Back to Basics: PING

As more and more IT Pros start their career as specialists, fewer and fewer come from a “in the trenches” IT background. I’ve found many that don’t know how to use or, in some cases, have never even heard of many of the basic diagnostic tools built into modern operating systems (e.g. ping & tracert). Case in point, this is a conversation I recently had with an Senior ASPX Web Developer:

Dev“Hi Mike. I cannot get my development server. Can you check it for me?”

Me“Lemme check…looks like it’s up and running. It’s responding to pings. What happens when you ping it?”

Dev“It’s not working when I try to ping it.”

Me“Okay. What error are you getting?”

Dev“It just says the page cannot be found.”

Me“Got that part. What do you get when you ping the server?”

Dev“Um…Isn’t that what I’m doing?”

I’ll spare you the rest of the conversation, but you can probably guess where it went from there. In short, the highly-skilled web developer had such a laser beam skill set that she had never used (or even heard of) of this mysterious diagnostic tool named “ping”. It may seem impossible for someone to get to that level in their career having zero knowledge of such a fundamental tool but, I am sad to say, it happens more often than many want to admit.

But never let it be said that I am unwilling to do my part to fix the problem! Here is a quick primer on what is arguably the single most common (and basic) tool for network diagnostics: PING. If you already know about it, go you! If not, just read the rest of this post. I promise I won’t tell anyone 🙂

A Brief History of PING

Way back in 1983, a man named Mike Muuss came up with a nifty utility for leveraging the existing Internet Control Message Protocol (ICMP) as a means of diagnosing IP networks. Since the general mechanism of sending a signal, waiting for it to bounce back, and measuring the result was similar to how sonar technology works, he named his brainchild “PING”.

When to Use PING

There are any number of reasons why one would use the ping tool. Here are a couple of common ones:

  • Monitoring Connectivity:It seems like my workstation is having intermittent network disconnects. How many packets are being dropped?
  • Scoping a ProblemOhnoes! The website is giving a 404 error! Is the server down or just my web service?

How to Use PING

PING with a Target

It’s a snap. Just open a command line (Windows) or terminal (Linux) and type “ping” and the IP address or DNS name for the target. In its most basic form, that is the only required parameter! The resulting process will send the default number of pings (Windows is generally five but Linux can vary). When it’s done, a report is delivered with a  calculation of the total “packet loss” (i.e. pings that failed to return).
ping [URL or IP address]

PING without a Target

Sometimes you want to run a more robust ping test. In that case you need to define parameters. There are many available. We won’t cover them all in this post, but you can see the full list by typing ping without a target:


PING with Advanced Parameters (and a Target)

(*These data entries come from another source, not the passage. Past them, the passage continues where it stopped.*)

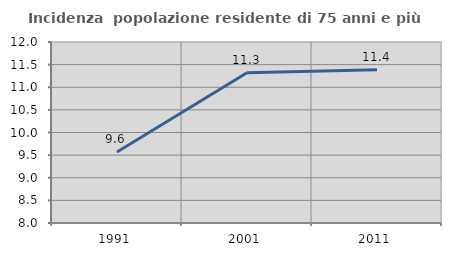
| Category | Incidenza  popolazione residente di 75 anni e più |
|---|---|
| 1991.0 | 9.568 |
| 2001.0 | 11.319 |
| 2011.0 | 11.385 |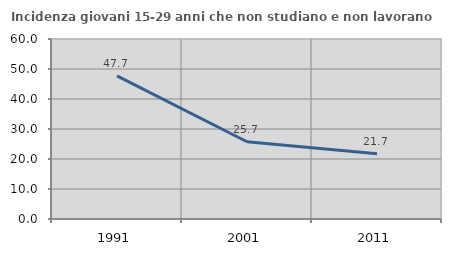
| Category | Incidenza giovani 15-29 anni che non studiano e non lavorano  |
|---|---|
| 1991.0 | 47.721 |
| 2001.0 | 25.743 |
| 2011.0 | 21.739 |

Send more (or less) than the default number of pings:

ping -n [number of pings to send] [URL or IP]

Save the results to a file (to show your network guy):

ping [URL or IP] > [path]\ping-test.txt

NOTE: When sending output to a file, nothing is generally shown on the screen. But everything will be saved to the file and, since the file is named with the date, it will help you remember when you ran the test! If you want to stop the process before the define number of pings has finished, just use Ctrl + C to cancel (the pings already complete will still be in the file). Also, when using Linux the file path will be formatted differently.

Run a quick DNS query to get the URL (if any):

ping -a [URL or IP]

NOTE: This parameter is only available in Windows. To perform a similar action in Linux use NSLOOKUP (which we will discuss in a future post).

You can also combine parameters!

The below command will perform 100 pings against, force the results to IPv4, and save the output to a text file in Windows:

ping -n 100 -4 > C:\MyFile\ping-test.txt

So there you have it! You are now a certified ping engineer and are ready to wow all your sysadmin friends with your mad skillz. If they laugh at you, just tell yourself it’s because they are jealous.